Written during the heady days after the three American victories in West Jersey and published on January 13, 1777, the second installment of Paine’s thirteen numbered “The American Crisis” essays had a different tone from the first. No more times that try men’s souls or shrinking sunshine patriots, “The American Crisis, No. II,” written in the form of a taunting letter to Lord Richard Howe, sounded confident, even arrogant. “The character you appear to us in is truly ridiculous,” it began. “Had your powers been ever so great, they were nothing to us, farther than we pleased; because we had the same right which other nations had, to do what we thought was best” for us.

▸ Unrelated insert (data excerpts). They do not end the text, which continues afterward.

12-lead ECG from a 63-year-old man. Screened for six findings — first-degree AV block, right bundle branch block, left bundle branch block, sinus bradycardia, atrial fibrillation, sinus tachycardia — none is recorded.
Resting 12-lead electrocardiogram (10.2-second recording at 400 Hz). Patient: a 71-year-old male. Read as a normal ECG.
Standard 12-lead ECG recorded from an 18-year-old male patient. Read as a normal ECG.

The pronouns “us” and “we,” Paine made clear, referred to the American people, which he equated with the nation. “‘The United States of America’ will sound as [stately] in the world or in history as ‘The Kingdom of Great-­Britain,’” he declared at the outset, again with the people replacing the king as the fount of nationhood.

In this second essay, Paine then turned his scorn on Howe’s recently issued proclamation calling on members of Congress to disavow their claim of independence much as New Jersey delegate Richard Stockton had done when captured in December. “Why do you say, ‘their’ Independence?” Paine asked. “To set you right, Sir, we tell you, that the Independency is ours not theirs. The Congress were authorized by every State on the Continent to publish it to all the world, and in so doing are not to be considered as the inventors, but only as the heralds that proclaimed it, or the office from which the sense of the people received a legal form.” We the people, Paine asserted, declared American independence and only we the people could disavow it. This, he suggested, might seem foreign to an agent of Britain, where Parliament ruled and a king reigned.

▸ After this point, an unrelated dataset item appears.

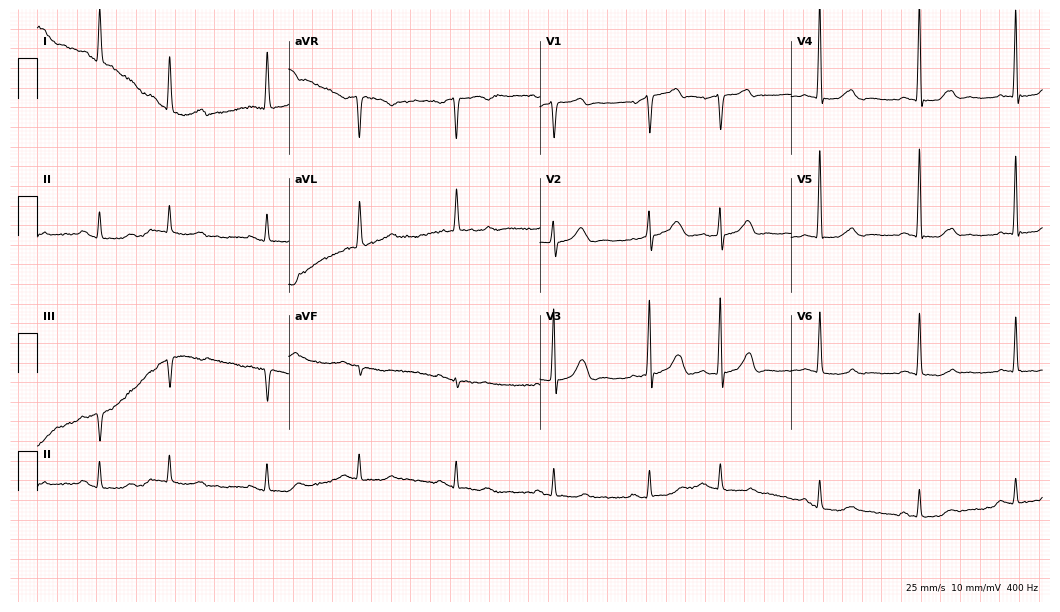
12-lead ECG from a man, 73 years old (10.2-second recording at 400 Hz). No first-degree AV block, right bundle branch block, left bundle branch block, sinus bradycardia, atrial fibrillation or sinus tachycardia recorded for this tracing. Only these six findings were labelled.

In 1776, independence replaced liberty as the patriot battle cry, but to Americans at the time the two words carried a common meaning: freedom under popular rule.

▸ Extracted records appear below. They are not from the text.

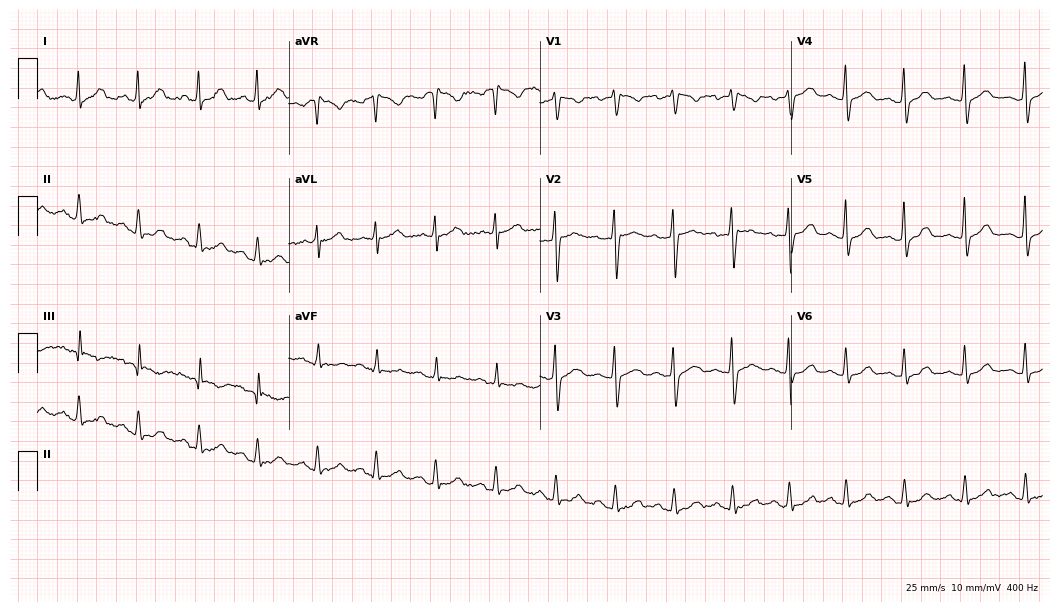
Resting 12-lead electrocardiogram (10.2-second recording at 400 Hz). Patient: a 33-year-old woman. None of these six findings is recorded: first-degree AV block, right bundle branch block, left bundle branch block, sinus bradycardia, atrial fibrillation, sinus tachycardia.
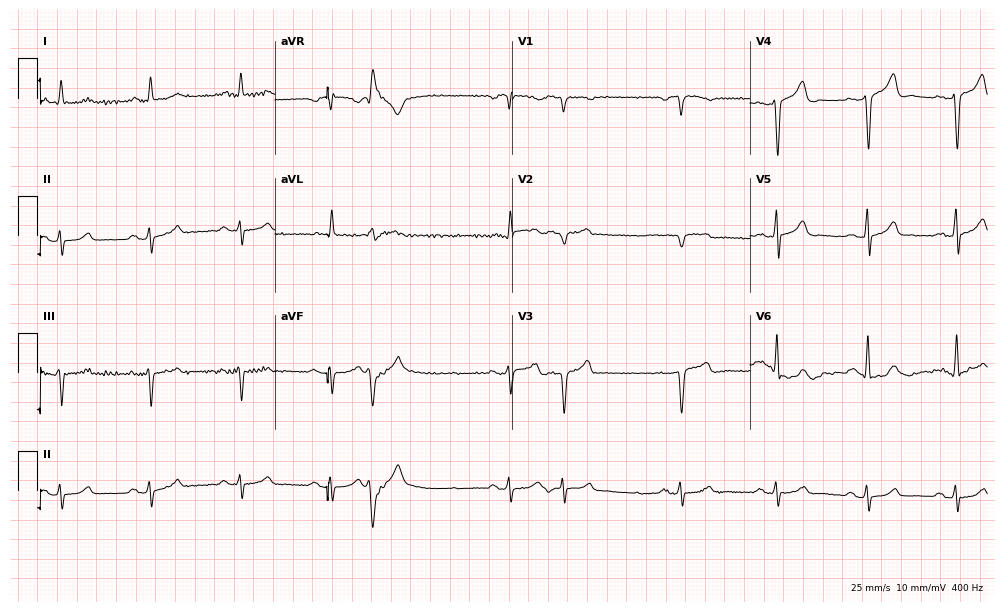
Standard 12-lead ECG recorded from an 83-year-old man. None of these six findings is recorded: first-degree AV block, right bundle branch block, left bundle branch block, sinus bradycardia, atrial fibrillation, sinus tachycardia. Findings outside these six are not listed.
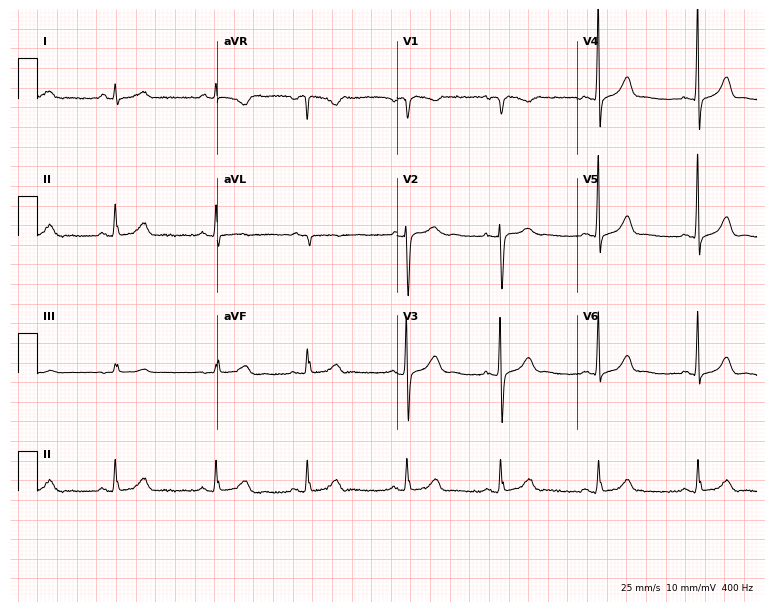
Electrocardiogram (7.3-second recording at 400 Hz), a 31-year-old woman. Of the six screened findings (first-degree AV block, right bundle branch block (RBBB), left bundle branch block (LBBB), sinus bradycardia, atrial fibrillation (AF), sinus tachycardia), none is recorded.

By seeing the United States as a people rather than as a government or army, and drawing on the experience of 1776, Paine argued the case for American victory. “By what means, may I ask, do you expect to conquer America? If you could not effect it in the summer when our army was less than yours, nor in the winter when we had none, how are you to do it?” Paine asked the British admiral. “Your authority in the Jersies is now reduced to a small circle that your army occupies, and your proclamation is no where else seen unless it be to be laughed at.” He maintained that an armed invader could not subdue a people. “In all the wars which you have formerly been concerned in, you had only armies to contend with; in this case you have both an army and a country to combat with,” Citizen Paine lectured Lord Howe. “Were you to garrison the places you might march over, in order to secure their subjection, (for remember you can do it by no other means) your army would be like a stream of water running to nothing.” America was simply too vast to occupy so long as the American people resisted. “The more surface you spread over, the thinner you will be, and the easier wiped away.”

Privately, Howe recognized as much by this point. After long believing that most Americans favored reconciliation, in December he conceded to his secretary about the patriots, “Almost all the People of Parts & Spirit are in the Revolution.” Subduing them could only be achieved and sustained “by the Sword,” his secretary responded.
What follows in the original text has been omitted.